* What the task requires
Transcribe all the records exactly and omit any images they hold.
─── Dataset content ───
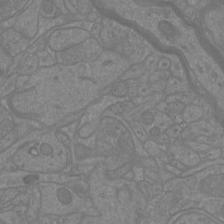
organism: Mouse
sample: Cortical neurons
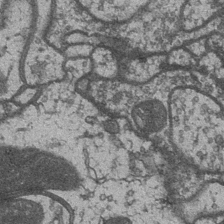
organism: Drosophila
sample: Optic medulla
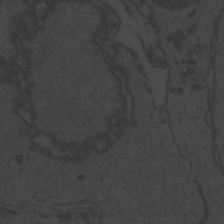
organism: Zebrafish
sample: Macrophage infected with Toxoplasma gondii
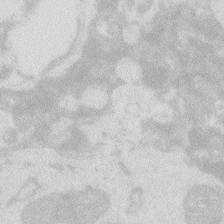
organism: Zebrafish
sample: Macrophage
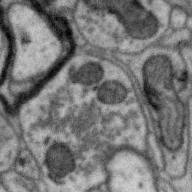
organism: Zebra finch
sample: Brain
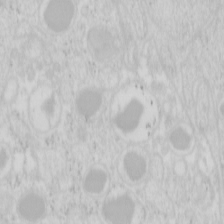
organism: Mouse
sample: Pancreas
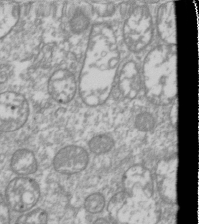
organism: Drosophila
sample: Cell division; meiosis; drosophila spermatocytes
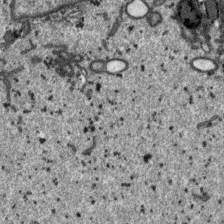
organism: Human
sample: Lung epithelial cells infected with SARS-CoV-2
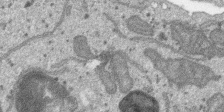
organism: Human
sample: Lung epithelial cells infected with SARS-CoV-2
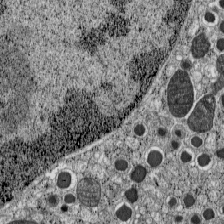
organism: C57BL Mouse
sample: Pancreatic islet
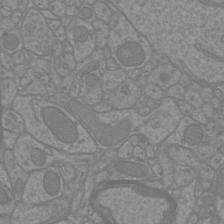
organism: Mouse
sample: Cortical neurons
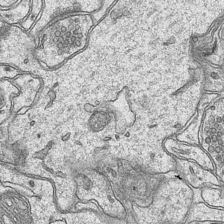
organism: Mouse
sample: CA1 Hippocampus
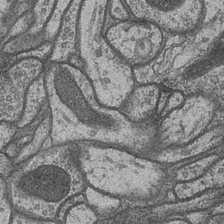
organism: Drosophila
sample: Optic medulla
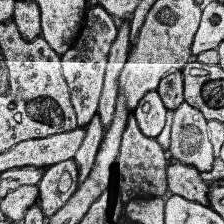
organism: Human
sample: Temporal Lobe
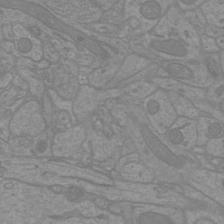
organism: Mouse
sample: Cortical neurons
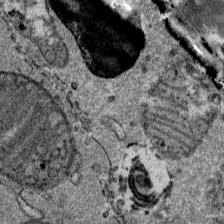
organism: Mouse
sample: Mouse Salivary gland
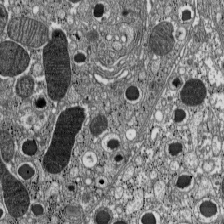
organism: C57BL Mouse
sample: Pancreatic islet
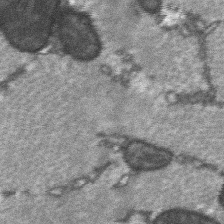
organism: C57BL Mouse
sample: Soleus
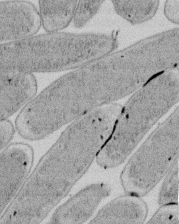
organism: E. coli
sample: Bacterial nucleoid
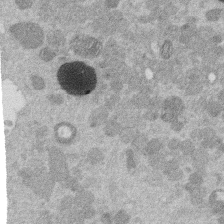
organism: Mouse
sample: Dividing mouse embryo 1 cell stage
───
* Answer space
organism: Mouse
sample: Cortical neurons
organism: Drosophila
sample: Optic medulla
organism: Zebrafish
sample: Macrophage infected with Toxoplasma gondii
organism: Zebrafish
sample: Macrophage
organism: Zebra finch
sample: Brain
organism: Mouse
sample: Pancreas
organism: Drosophila
sample: Cell division; meiosis; drosophila spermatocytes
organism: Human
sample: Lung epithelial cells infected with SARS-CoV-2
organism: Human
sample: Lung epithelial cells infected with SARS-CoV-2
organism: C57BL Mouse
sample: Pancreatic islet
organism: Mouse
sample: Cortical neurons
organism: Mouse
sample: CA1 Hippocampus
organism: Drosophila
sample: Optic medulla
organism: Human
sample: Temporal Lobe
organism: Mouse
sample: Cortical neurons
organism: Mouse
sample: Mouse Salivary gland
organism: C57BL Mouse
sample: Pancreatic islet
organism: C57BL Mouse
sample: Soleus
organism: E. coli
sample: Bacterial nucleoid
organism: Mouse
sample: Dividing mouse embryo 1 cell stage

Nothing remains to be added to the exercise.